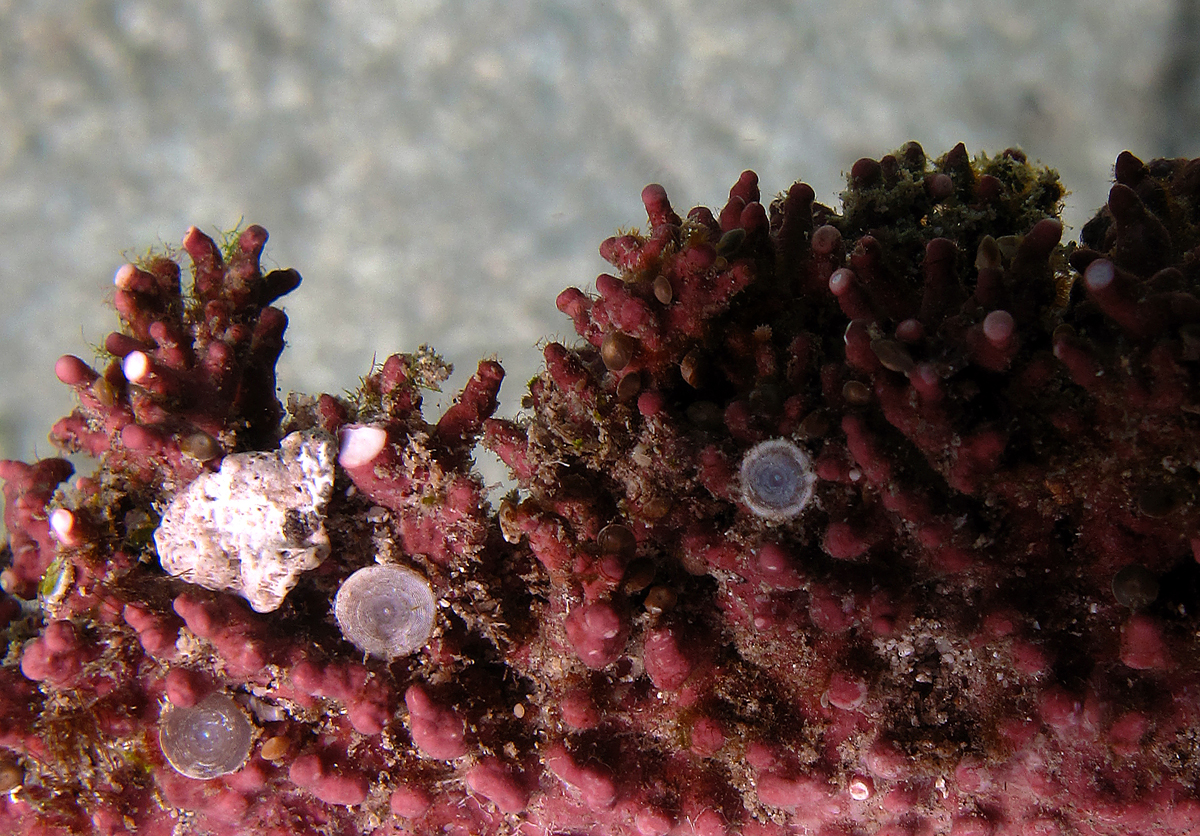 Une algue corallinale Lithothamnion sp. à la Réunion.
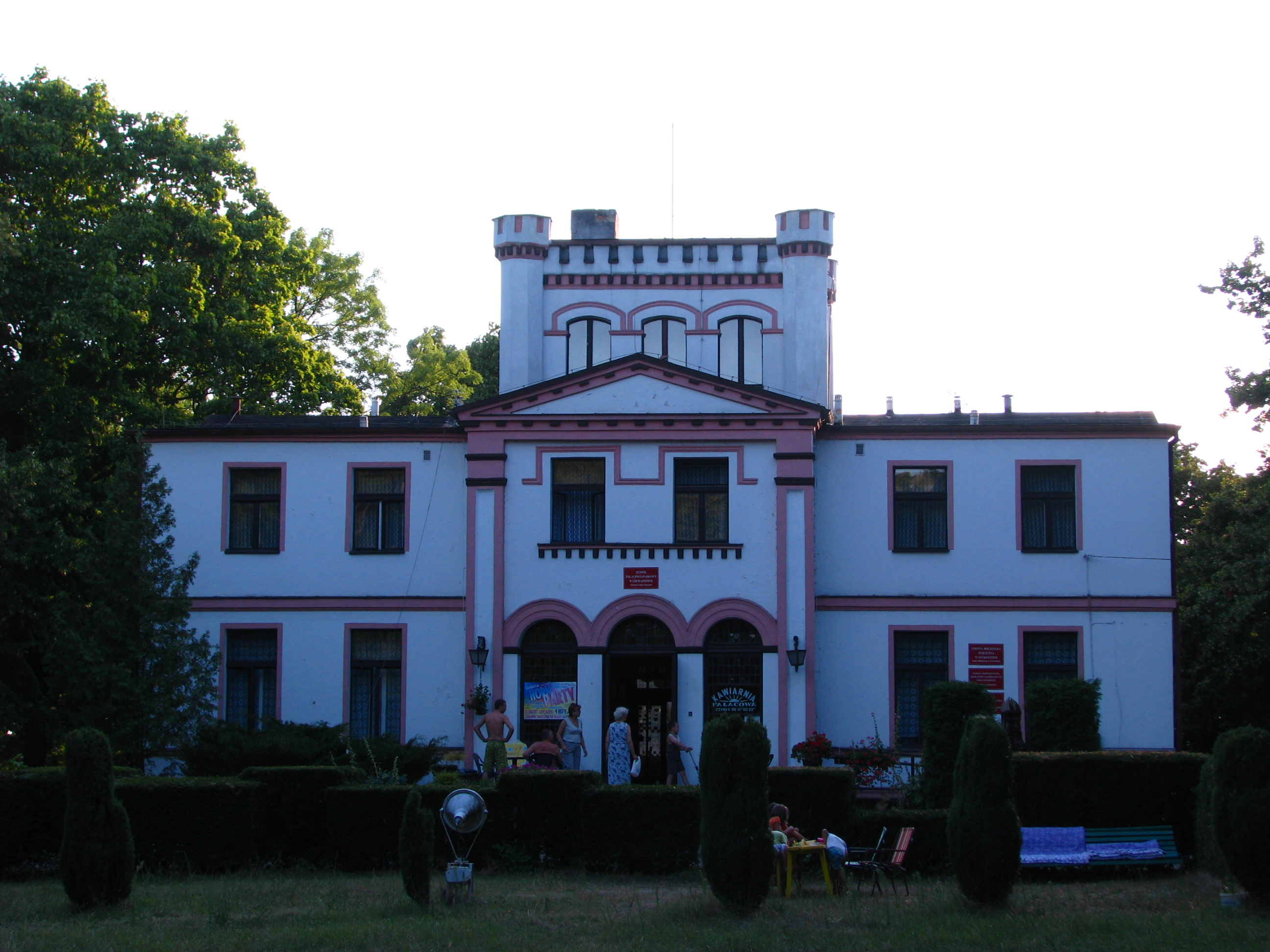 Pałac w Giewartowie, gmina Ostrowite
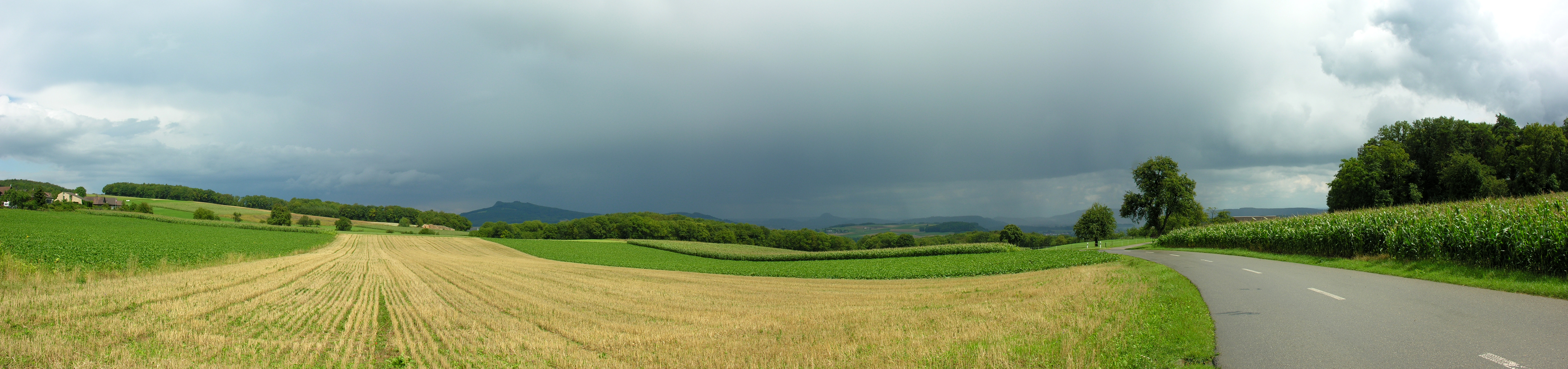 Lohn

● ● ●

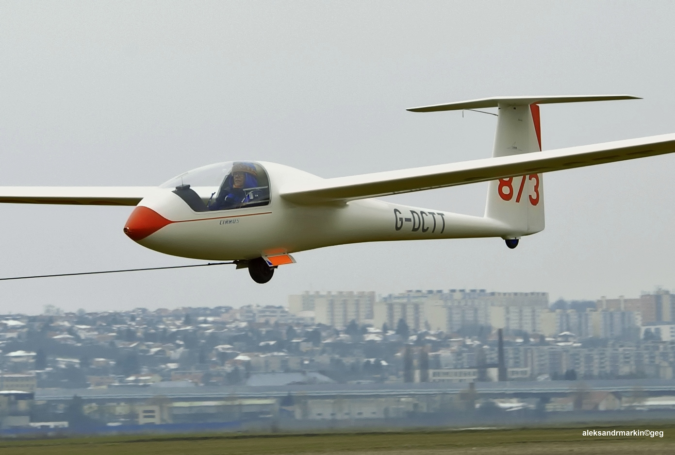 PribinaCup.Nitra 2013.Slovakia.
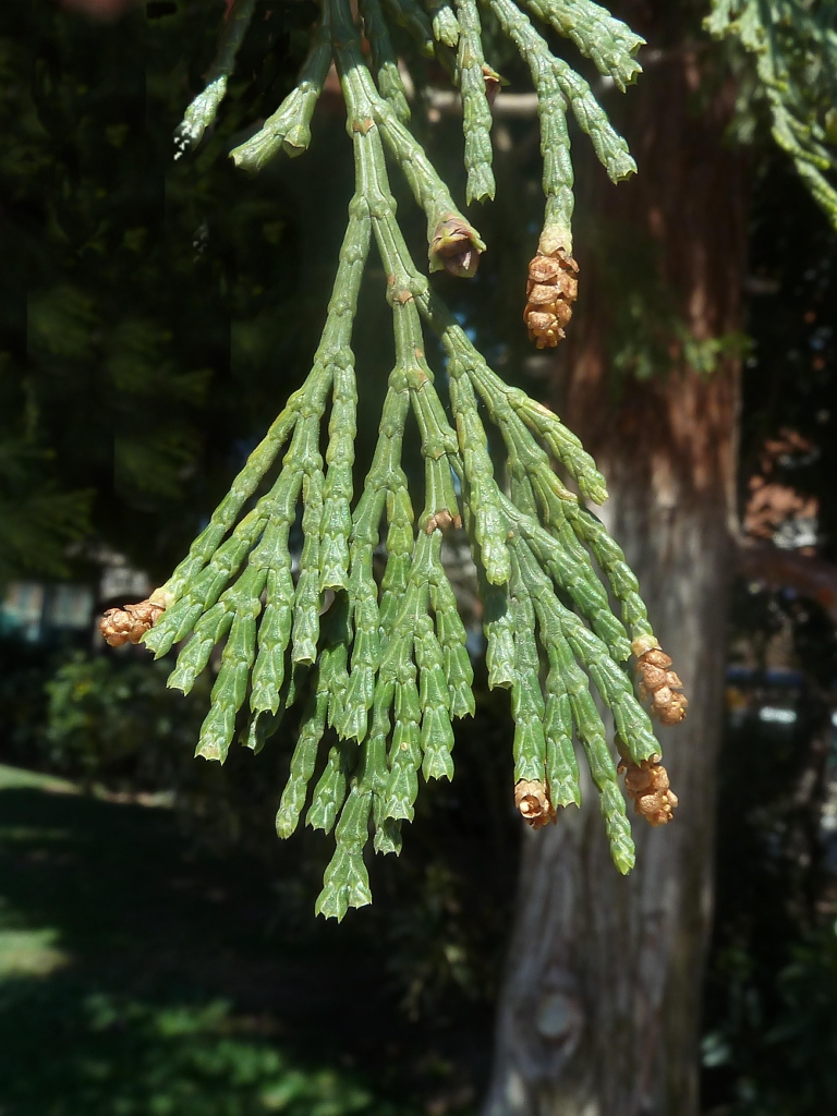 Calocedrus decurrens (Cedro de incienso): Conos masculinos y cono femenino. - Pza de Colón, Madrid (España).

● ● ●

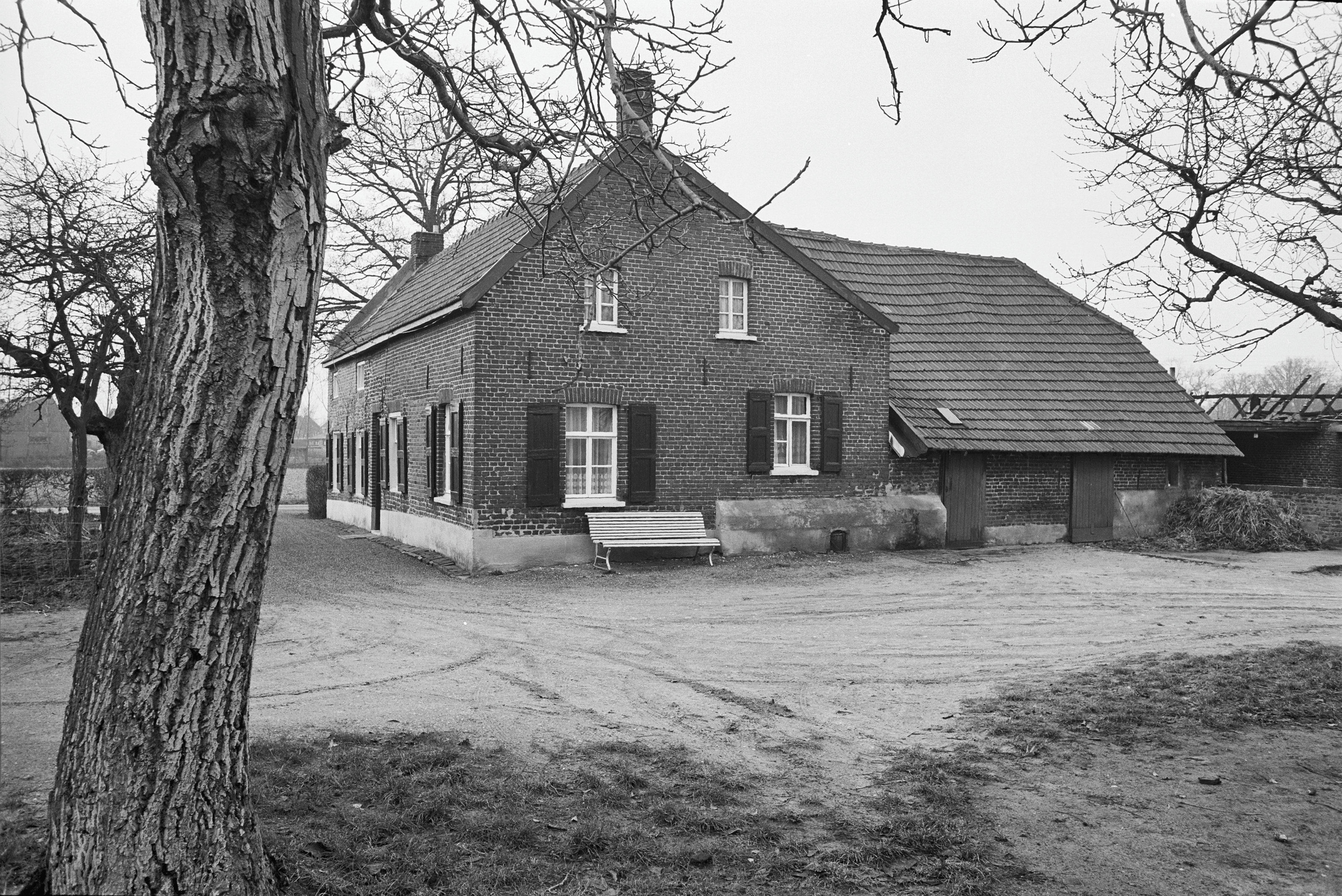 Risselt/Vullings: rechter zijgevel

● ● ●

## DIRECTIONS FOR THIS TASK
Above are some records; quote exactly and only the lines that begin at the line containing "PribinaCup.Nitra 2013.Slovakia." and stop after the line containing "Calocedrus decurrens (Cedro", leaving out the pictures.

## THE COMPLETED TASK
 PribinaCup.Nitra 2013.Slovakia.
 Calocedrus decurrens (Cedro de incienso): Conos masculinos y cono femenino. - Pza de Colón, Madrid (España).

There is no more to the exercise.